LuteOrg / lute-v3

LUTE = Learning Using Texts: learn languages through reading.
https://luteorg.github.io/lute-manual/
MIT License
493 stars 46 forks source link

A better way to sort by difficulty #453

Open quinnlas opened 4 months ago

quinnlas commented 4 months ago

Is your feature request related to a problem? Please describe.

Despite being intermediate in my TL, I was having difficulty sorting the books I had uploaded to find the easiest one.

Describe the solution you'd like

I believe the best metric for book difficulty would be

Unique unknown words / Total words
Over a short number of pages

This reflects how often you will need to look words up while reading. It would be nice if you could sort the active book lists by this.

Describe alternatives you've considered

I ran the project from source and tried several alternatives, the above was by far the most useful for finding a good book to read. But here are my thoughts on the options I tried.

Unique unknown / unique total over 5 pages (default) This doesn't seem very useful to me. I think the denominator should definitely be total words since that takes into account the repetition of common words.

Unique unknown / unique total over the whole book This has the same issue while also being slower. I'm not suggesting to calculate stats over a large number of pages anyway. But I thought I'd mention that if a hashmap of unique words to their counts were saved for each book, it would be a lot quicker to calculate any "whole book" stats. So while this method was slow with a basic implementation, it wouldn't need to be with a better one. But still, not that useful.

Total unknown / total over the whole book The issue with "total unknown" is that it doesn't tell you how often they're repeated. Which in turn means that you don't know how many lookups you'll have to do. For example, I had a short wikipedia article with 54 new words, and 45 unique new words. The article was only 110 words long. Meaning that a very large percentage of them would need to be looked up. But you could have a book where the new words are repeated often, and you only need to look them up once each. That would be way easier, with the same calculated difficulty.

Unique unknown / total over the whole book This does give you the "lookup percent" across the whole book. The downside is that this heavily favors very long books. In my case, the TL translation of War and Peace. This is obviously not a good choice for an intermediate learner. But given a long enough book, almost all words will be repeated and bring down the calculated difficulty. But we really just want to know how difficult the book will be immediately when you start reading it.

Unique unknown / total over 5 pages (Winner) This works really well in my experience. The ideal number of pages I'm not sure of. But you would want it to be enough to compensate for progress on the current page, since that will bring down the number. Another idea could be to just skip the current page and use the next X pages.

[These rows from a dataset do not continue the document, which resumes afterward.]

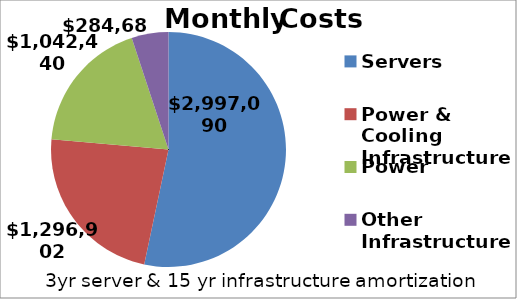
| Category | Series 0 |
|---|---|
| Servers | 2997089.71 |
| Power & Cooling Infrastructure | 1296901.548 |
| Power | 1042440 |
| Other Infrastructure | 284685.706 |

Too low of an X value will not account for variation in difficulty between pages. But too high of a number would start to cause the issues of the previous method. 5 seemed to work well for me, in any case.

This metric doesn't account for variation of difficulty in say, different chapters of a book (or on any pages it didn't consider). But books tend to not have that, so I think it's ok.

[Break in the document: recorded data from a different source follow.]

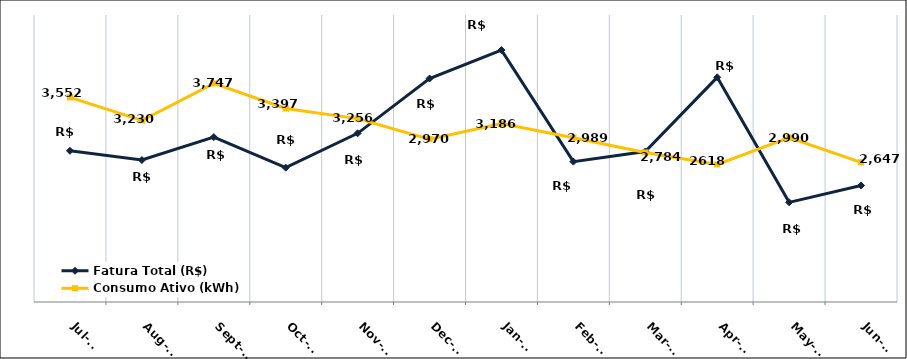
| Category | Fatura Total (R$) |
|---|---|
| 2023-07-01 | 2807.62 |
| 2023-08-01 | 2678.44 |
| 2023-09-01 | 2998.48 |
| 2023-10-01 | 2572.38 |
| 2023-11-01 | 3050.77 |
| 2023-12-01 | 3814.56 |
| 2024-01-01 | 4211.19 |
| 2024-02-01 | 2656.49 |
| 2024-03-01 | 2797.24 |
| 2024-04-01 | 3831.15 |
| 2024-05-01 | 2088.89 |
| 2024-06-01 | 2323.55 |

jzohrab commented 3 months ago

@quinnlas - a belated thanks for this issue which dropped off my radar. Good analysis too, it's hard to find the right metric for something like this, especially since it combined a few dimensions (X unique items that can repeat Y times).

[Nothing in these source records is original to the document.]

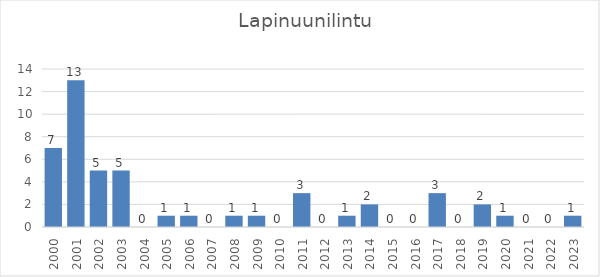
| Category | Series 0 |
|---|---|
| 2000.0 | 7 |
| 2001.0 | 13 |
| 2002.0 | 5 |
| 2003.0 | 5 |
| 2004.0 | 0 |
| 2005.0 | 1 |
| 2006.0 | 1 |
| 2007.0 | 0 |
| 2008.0 | 1 |
| 2009.0 | 1 |
| 2010.0 | 0 |
| 2011.0 | 3 |
| 2012.0 | 0 |
| 2013.0 | 1 |
| 2014.0 | 2 |
| 2015.0 | 0 |
| 2016.0 | 0 |
| 2017.0 | 3 |
| 2018.0 | 0 |
| 2019.0 | 2 |
| 2020.0 | 1 |
| 2021.0 | 0 |
| 2022.0 | 0 |
| 2023.0 | 1 |

If the next 5 pages had 1000 words, with 2 unknown words repeated 10 times each, say, and the rest of the text consisting of 100 repeated words: Unique unknown / total over 5 pages = 0.002. Unique unknown / unique total over 5 pages = ~ 0.02

I think that currently the code does something like actually renders the pages and then does its calculation based on the statuses of the words it sees. This is important for languages that are character-based, because the characters get combined into multi-word terms. But your logic should still be fine.